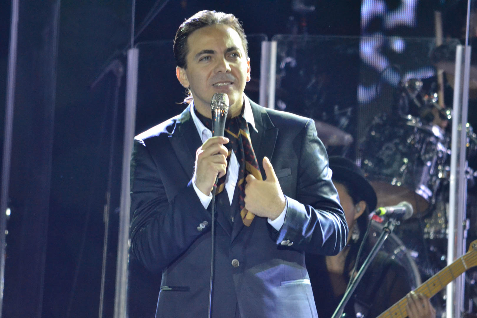 Concierto de Cristian Castro en Cavancha - Iquique - Tarapacá - Chile
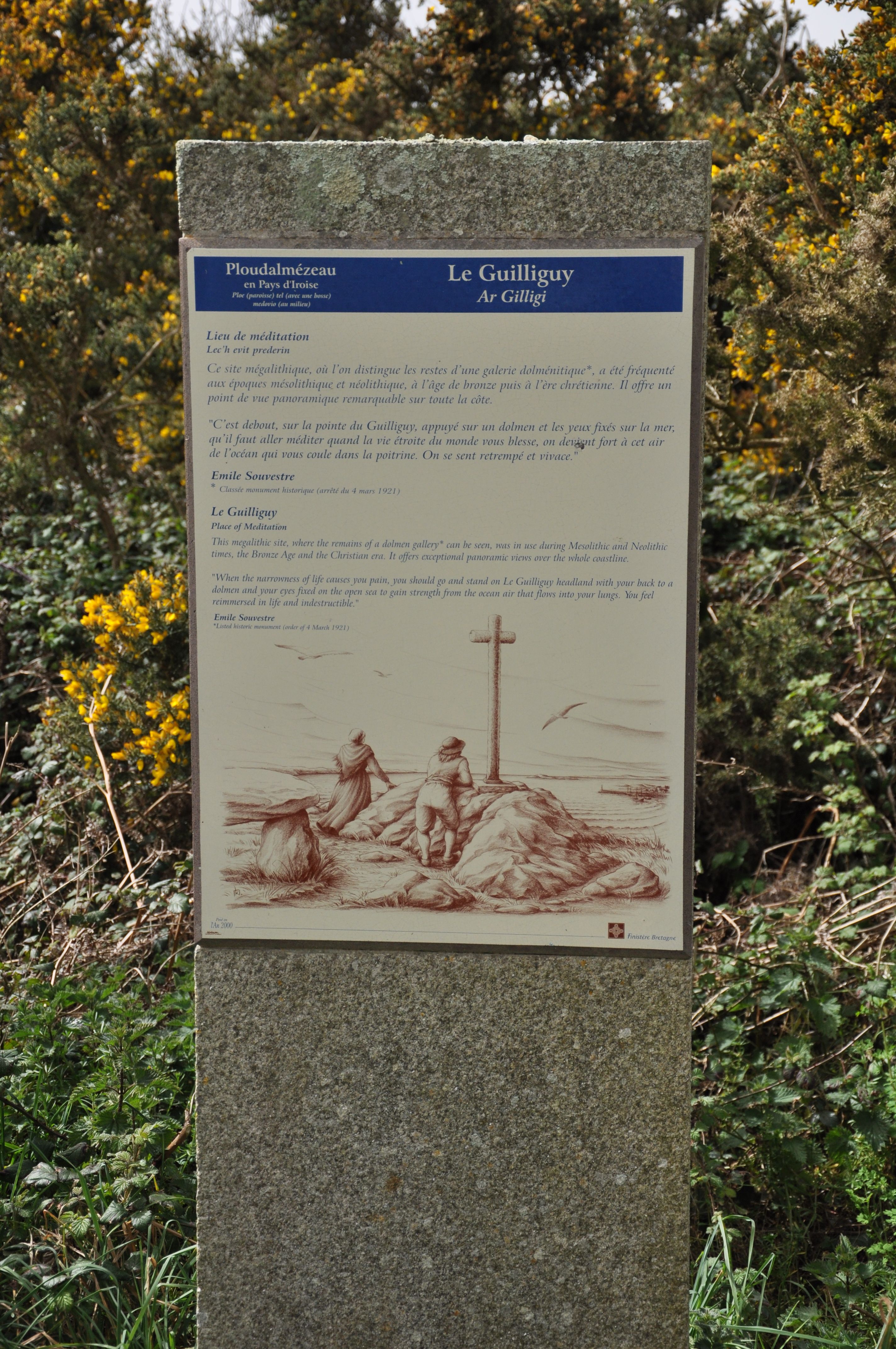 Panneau d'indication touristique concernant la croix du Guilliguy à Portsall (29), France.
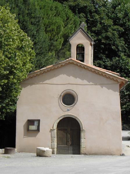 Église St-Roch de Montferrat (83)
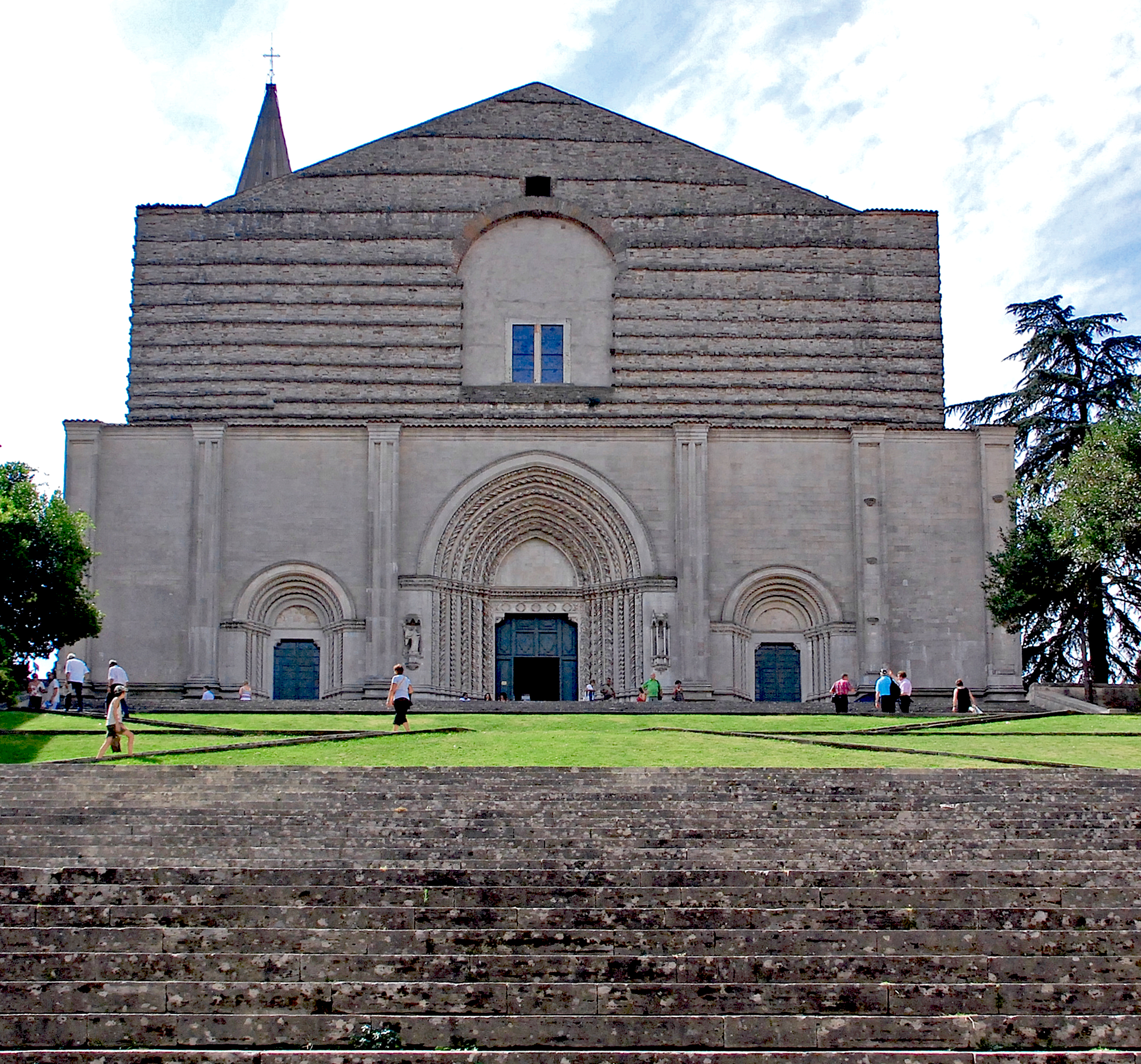 Todi, Tempio di San Fortunato This is a photo of a monument which is part of cultural heritage of Italy.
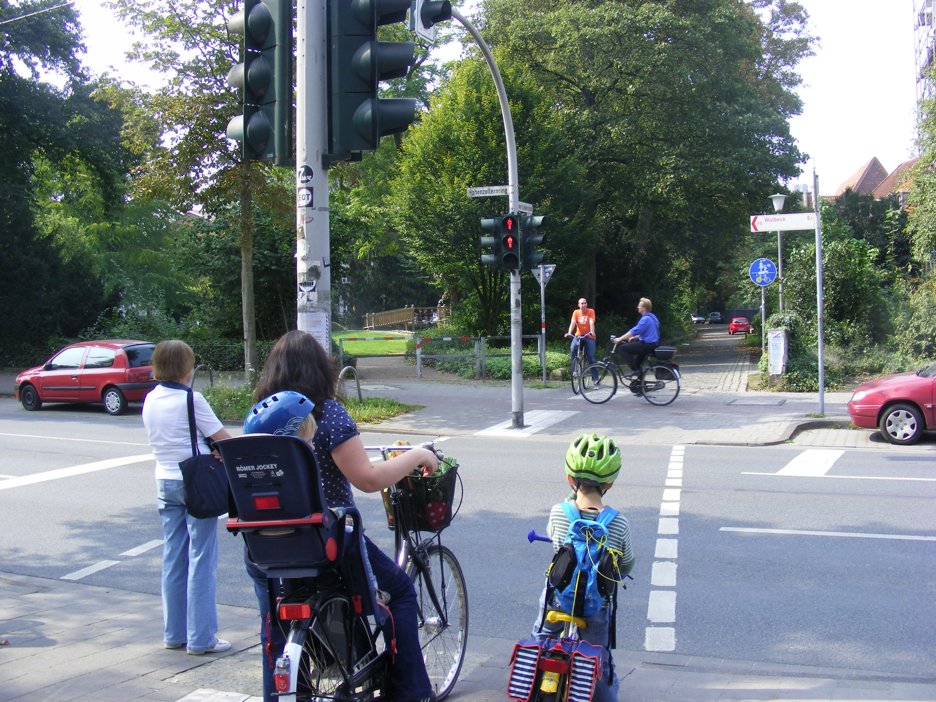 Münster-Sankt Mauritz: Ampel mit langern Wartezeiten für den Fahrradverkehr

● WORK ITEM
Exactly the lines from the one that contains "Église St-Roch de Montferrat (83)" to the last line of the data, both included, should be set down, and no pictures should appear among them.

● SOLUTION
 Église St-Roch de Montferrat (83)
 Todi, Tempio di San Fortunato This is a photo of a monument which is part of cultural heritage of Italy.
 Münster-Sankt Mauritz: Ampel mit langern Wartezeiten für den Fahrradverkehr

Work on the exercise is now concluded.